# Radiance's conventions on locational information

May I confirm with you that in Radiance there're several conventions
regarding some of the locational information should be specified:

*1. Longitude east of Greenwich* is specified as *NEGATIVE *value: e.g
Singapore's longtitude of 104E should be specified as -104.
*2. A positive azimuth angle *denotes an angle starting from *due SOUTH *and
rotating clockwise.
*3. Standard meridian* of a city equals to the Greenwich Mean Time of the
city multiplied by 15, and a *NEGATIVE *value indicates a timezone *EAST *of
Greenwich (e.g. Singapore belongs to the EAST8 timezone, so it's meridian is
-120=(8*15)*(-1) )

Take London as an example, to know the solar altitude and azimuth at 9:00am
1st Jan at London (altitude 51.15N and longitude 0.18W), the gensky command
is: "gensky 1 1 9:00GMT -a 51.15 -o 0.18 -m 0" or "gensky 1 1 9:00 -a 51.15
-o 0.18 -m 0"

and you'll get:

# gensky 1 1 9:00GMT -a 51.1500015259 -o 0.180000007153 -m 0
# Local solar time: 8.93
# Solar altitude and azimuth: 5.5 -41.8
# Ground ambient level: 6.0
......

and in this case the solar azimuth thus obtained indicates an angle starting
from *due South* and rotating *clockwise *for 41.8 degree.

Thanks!

Ji

I think if you specify the time with a time zone designation like GMT, the -m parameter is ignored.

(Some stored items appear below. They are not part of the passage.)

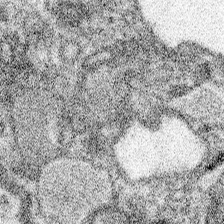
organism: Spongilla lacustris
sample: Neuroid cell
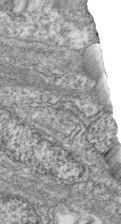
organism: Zebrafish
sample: Cilia; retinal pigment epithelium
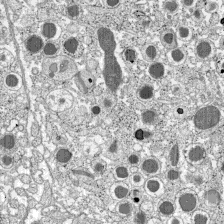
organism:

the gensky command is: "gensky 1 1 9:00GMT -a 51.15 -o 0.18 -m 0" or "gensky 1 1 9:00 -a 51.15 -o 0.18 -m 0"

I have always assumed (but would like to confirm and open for discussion), if you give a date that is outside of the daylight savings time period (say January) but give a time of 9:00BST, would it incorrectly apply the 1 hour offset? In other words, the user or script must manually determine for the date in question, if the time should be given on the command line as 9:00GMT or 9:00 BST.